By Scott Murdoch and Jennifer Hughes
(Reuters) – Chinese retail titan Alibaba <BABA.N> plans to list in Hong Kong in the final week of November, two people with direct knowledge said, aiming to raise up to $15 billion (£11.7 billion) in a deal that signals a vote of confidence in the Asian financial hub.
The public offering by the e-commerce specialist, whose primary listing is in the United States, would take place at a pivotal moment for Hong Kong’s future as the city has been wracked by months of anti-government protests.
It also comes at a time when there has been a thaw in relations between China and the United States, which have been locked in a trade war that has buffeted financial markets.
Alibaba’s bookbuilding and listing is due to take place in the week beginning Nov. 25, said the sources, who declined to be identified due to the sensitivity of the matter.
The company is first due to seek approval from Hong Kong’s listing committee next week, on Thursday, two separate sources with direct knowledge of the matter said.
An Alibaba spokesman declined to comment on the timing of the share offering.
The transaction would be the world’s biggest-ever cross-border secondary listing, according to Dealogic data. Alibaba currently holds the crown for the world’s biggest initial public offering for its $25 billion 2014 float in New York.

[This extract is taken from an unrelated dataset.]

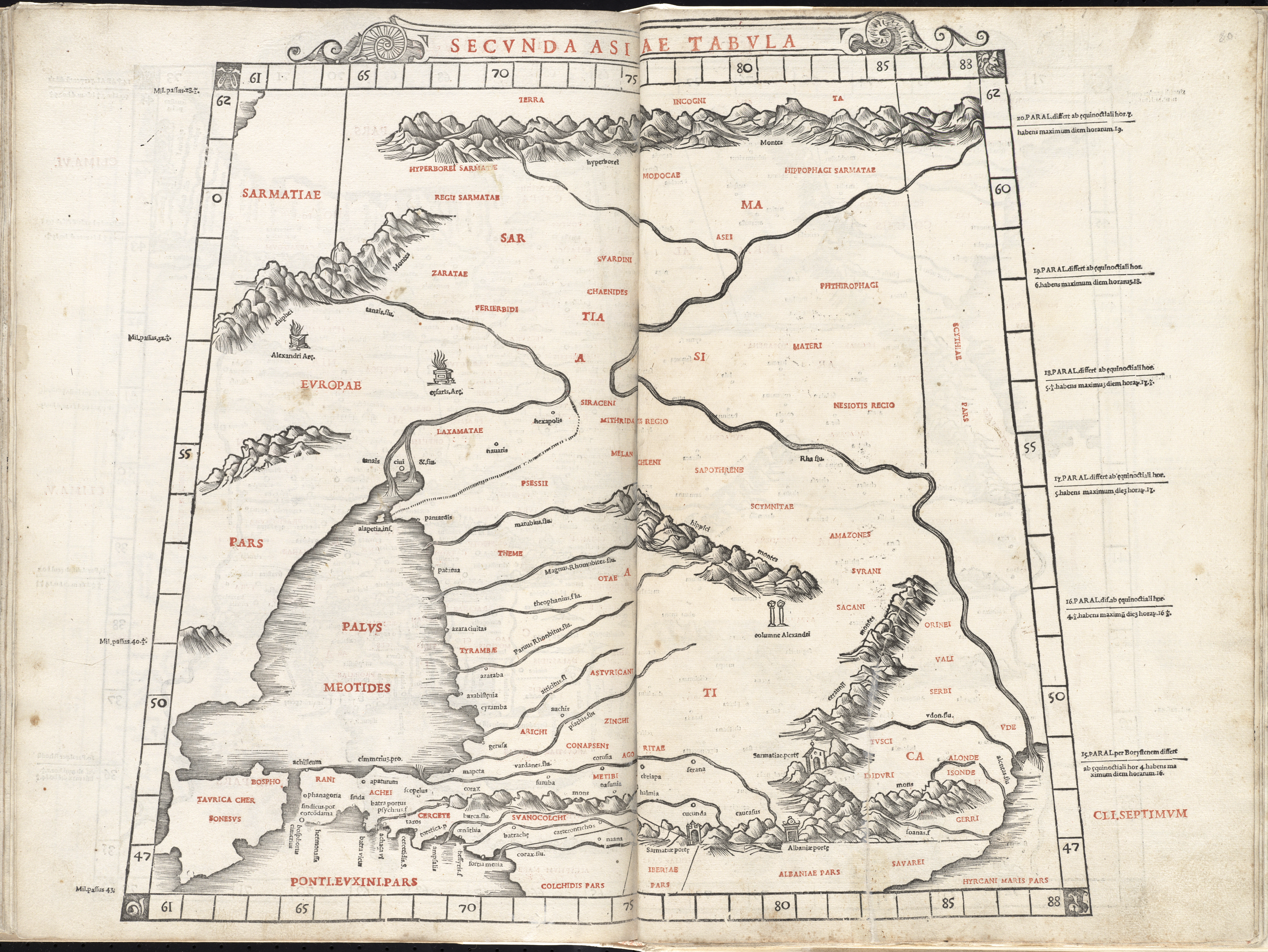 In secũda Tabula[:] Sarmatia Asiatica

Alibaba has not said what it plans to do with the proceeds of the secondary listing, in which it aims to raise between $10 billion and $15 billion.
However the company is looking to expand its Chinese customer base beyond its core market in big cities to less developed areas to combat slowing retail sales growth.
It also faces rising competition from nimbler rivals such as Pinduoduo <PDD.N> which have outsmarted the retail juggernaut in smaller cities with deep discounts and group-buying deals.
ALIBABA & ARAMCO
The Hong Kong listing presages a year-end rush for global equity markets, with the Saudi government planning to sell 2% of oil giant Aramco in a deal that could raise up to $30 billion and topple Alibaba’s own IPO record.
If both deals succeed, they could provide a shot in the arm for moribund capital markets, where investors have proved increasingly sceptical of the valuations sought by much-hyped tech start-ups such as ride-hailing giant Uber <UBER.K>, which has fallen by about a third since its float in May.
More recently, office-space sharing startup WeWork was forced to drop its IPO plans and seek a cash injection from investor SoftBank Group <9984.T> as its valuation collapsed to $8 billion from $47 billion.
Companies have sold shares worth $429 billion via IPOs and follow-on sales so far this year – far short of the $604 billion in the whole of 2018, according to data from Refinitiv.
Alibaba had initially been working on an August listing in Hong Kong but put the deal on hold as anti-government protests left the city mired in financial and political uncertainty.
The return of this deal would cap a resurgent market in Hong Kong, where a series of big floats since September have helped the bourse operator, Hong Kong Exchanges & Clearing (HKEX)<0388.HK>, become serious competition once more to the American players.
So far companies in Hong Kong have sold shares worth $22.3 billion via IPOs this year, compared with $24.5 billion on Nasdaq and $22.6 billion via the NYSE, according to Refinitiv data.
Alibaba’s decision in 2013 to drop plans for a primary listing in Hong Kong, and turn instead to New York, triggered passionate debate among bankers and officials, and resulted in rule changes that paved the way for this deal.
Now bankers and investors are watching closely to see whether other U.S.-listed Chinese companies such as Baidu <BIDU.O> and JD.com <JD.O> might follow Alibaba’s lead.
The listing could yet be delayed, however, if the protests worsen once more. The demonstrations are in their fifth month and are frequently violent. The death of a student on Friday who fell from a parking lot is expected to spark fresh protests and fuel anger at police.
$30 BILLION IN A DAY
Alibaba will next week appoint more banks to help sell its shares in Hong Kong, the sources said.
The deal is currently being led by China International Capital Corp (CICC) and Credit Suisse. Major investment banks led by Morgan Stanley and Goldman Sachs are currently jockeying for the most senior positions behind those two.
The new timing means the company will have an opportunity to show prospective investors its most recent sales figures after Monday’s Singles Day, mainland China’s largest annual online shopping day.
Alibaba’s sales last year reached $30 billion on the day, which was more than three times as large as Cyber Monday, the equivalent shopping day in the U.S.
Alibaba last week reported second-quarter revenue increased by 40%, to 119.02 billion yuan ($16.91 billion) in the second quarter from 85.15 billion yuan in the previous year earlier, beating analysts’ expectations.